Collected data entries:
- Opening Delimiter -

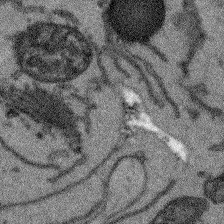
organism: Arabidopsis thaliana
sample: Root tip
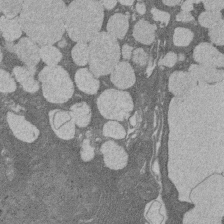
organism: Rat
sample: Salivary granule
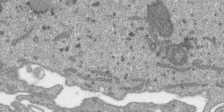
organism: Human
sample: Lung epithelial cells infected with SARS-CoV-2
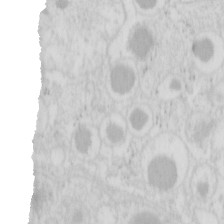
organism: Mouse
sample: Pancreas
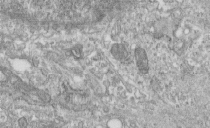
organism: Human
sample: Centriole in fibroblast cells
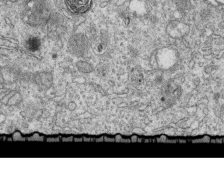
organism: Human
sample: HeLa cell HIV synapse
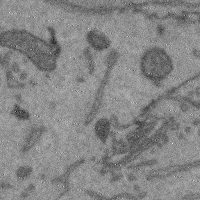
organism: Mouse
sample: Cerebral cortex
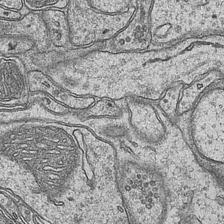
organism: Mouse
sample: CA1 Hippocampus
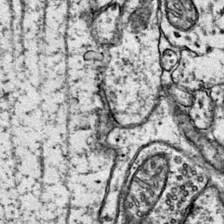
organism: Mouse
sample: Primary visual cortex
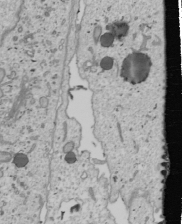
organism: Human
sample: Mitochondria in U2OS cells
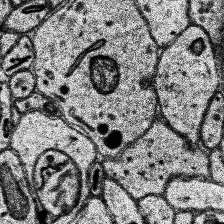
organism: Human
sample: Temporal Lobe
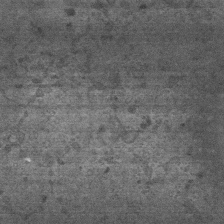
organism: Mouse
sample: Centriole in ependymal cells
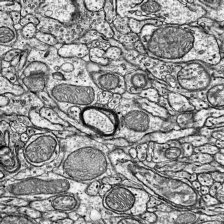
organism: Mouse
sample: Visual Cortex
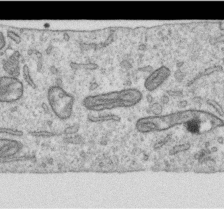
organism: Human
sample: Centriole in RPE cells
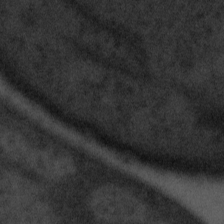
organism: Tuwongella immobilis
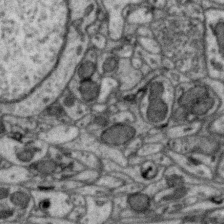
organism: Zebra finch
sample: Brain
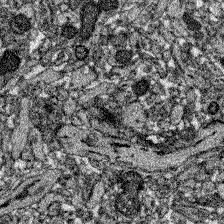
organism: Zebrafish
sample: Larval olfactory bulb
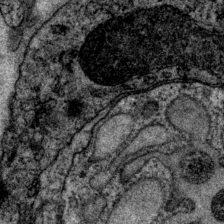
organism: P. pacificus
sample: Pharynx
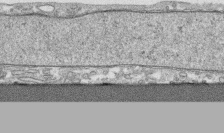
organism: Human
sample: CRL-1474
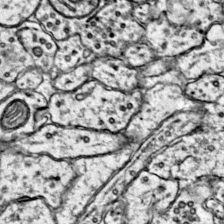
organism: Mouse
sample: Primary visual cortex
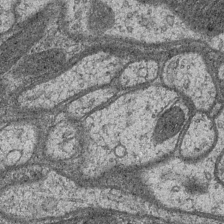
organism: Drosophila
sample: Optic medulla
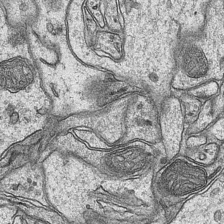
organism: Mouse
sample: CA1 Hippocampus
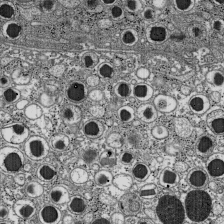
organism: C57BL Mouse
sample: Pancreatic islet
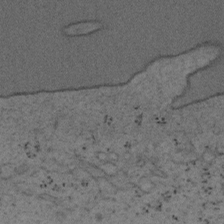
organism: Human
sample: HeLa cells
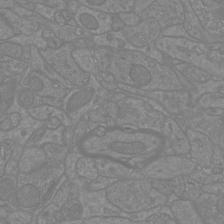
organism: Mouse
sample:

- Closing Delimiter -

Please transcribe word for word the lines from the one bearing "organism: P. pacificus" through the last line of the records above, omitting the pictures.

== Expected output ==
organism: P. pacificus
sample: Pharynx
organism: Human
sample: CRL-1474
organism: Mouse
sample: Primary visual cortex
organism: Drosophila
sample: Optic medulla
organism: Mouse
sample: CA1 Hippocampus
organism: C57BL Mouse
sample: Pancreatic islet
organism: Human
sample: HeLa cells
organism: Mouse
sample:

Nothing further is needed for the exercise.